Spiegelgasse 5, Lecture Room 05.002
Seminar Analysis and Mathematical Physics: Fabian Ziltener (Utrecht University)
The goal of this talk is to show in an example how analysis and symplectic geometry are related in several ways.
Symplectic geometry originated from classical mechanics, where the canonical symplectic form on phase space appears in Hamilton's equation. A (smooth) diffeomorphism on a symplectic manifold is called a symplectomorphism iff it preserves the symplectic form. This happens iff the diffeomorphism solves a certain inhomogeneous quadratic first order system of PDE's. In classical mechanics symplectomorphisms play the role of canonical transformations.
A famous result by Eliashberg and Gromov states that the set of symplectomorphisms is $C^0$-closed in the set of all diffeomorphisms. This is remarkable, since in general, the $C^0$-limit of a sequence of solutions of a first order system of PDE's need not solve the system.
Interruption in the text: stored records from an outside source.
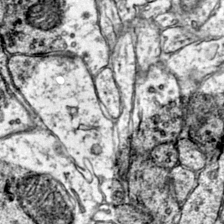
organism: Mouse
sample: Primary visual cortex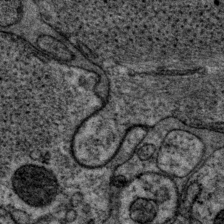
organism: P. pacificus
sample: Pharynx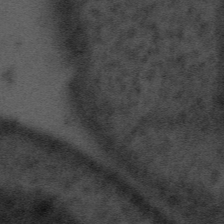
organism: Tuwongella immobilis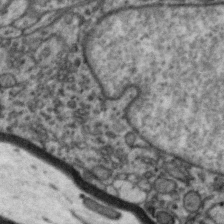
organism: Zebra finch
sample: Brain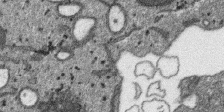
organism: Human
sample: Lung epithelial cells infected with SARS-CoV-2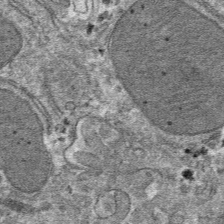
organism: Mouse
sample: Mouse hepatocytes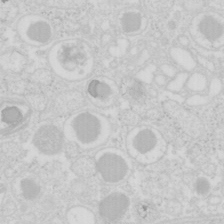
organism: Mouse
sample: Pancreas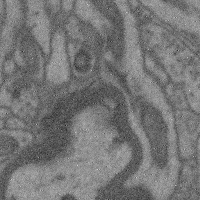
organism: Mouse
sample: Cerebral cortex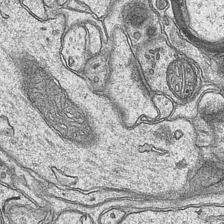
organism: Mouse
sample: CA1 Hippocampus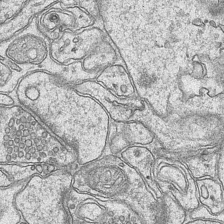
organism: Mouse
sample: CA1 Hippocampus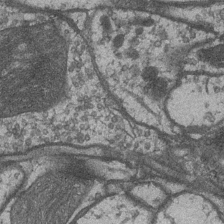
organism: Drosophila
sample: Optic medulla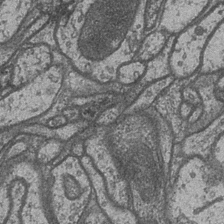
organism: Drosophila
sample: Optic medulla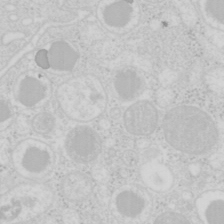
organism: Mouse
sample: Pancreas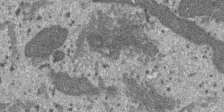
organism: Human
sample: Lung epithelial cells infected with SARS-CoV-2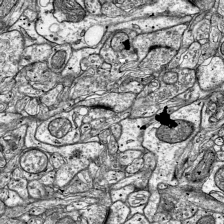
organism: Mouse
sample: Visual Cortex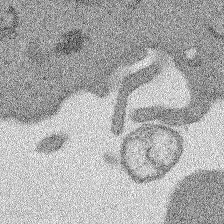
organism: Human
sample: HeLa cells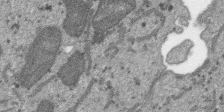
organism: Human
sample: Lung epithelial cells infected with SARS-CoV-2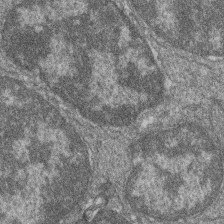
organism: Zebrafish
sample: Cilia; retinal pigment epithelium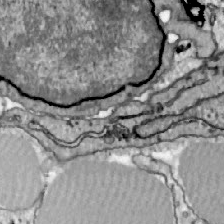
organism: Zebrafish
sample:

A well-known proof of the Eliashberg-Gromov theorem is based on Gromov's symplectic nonsqueezing theorem for balls.
In my talk I will sketch this proof. Furthermore, I will present a symplectic nonsqueezing result for spheres that sharpens Gromov's theorem. The proof of this result is based on the existence of a holomorphic map from the (real) two-dimensional unit disk to a certain symplectic manifold, satisfying some Lagrangian boundary condition. Such a map solves the Cauchy-Riemann equation for a certain almost complex structure.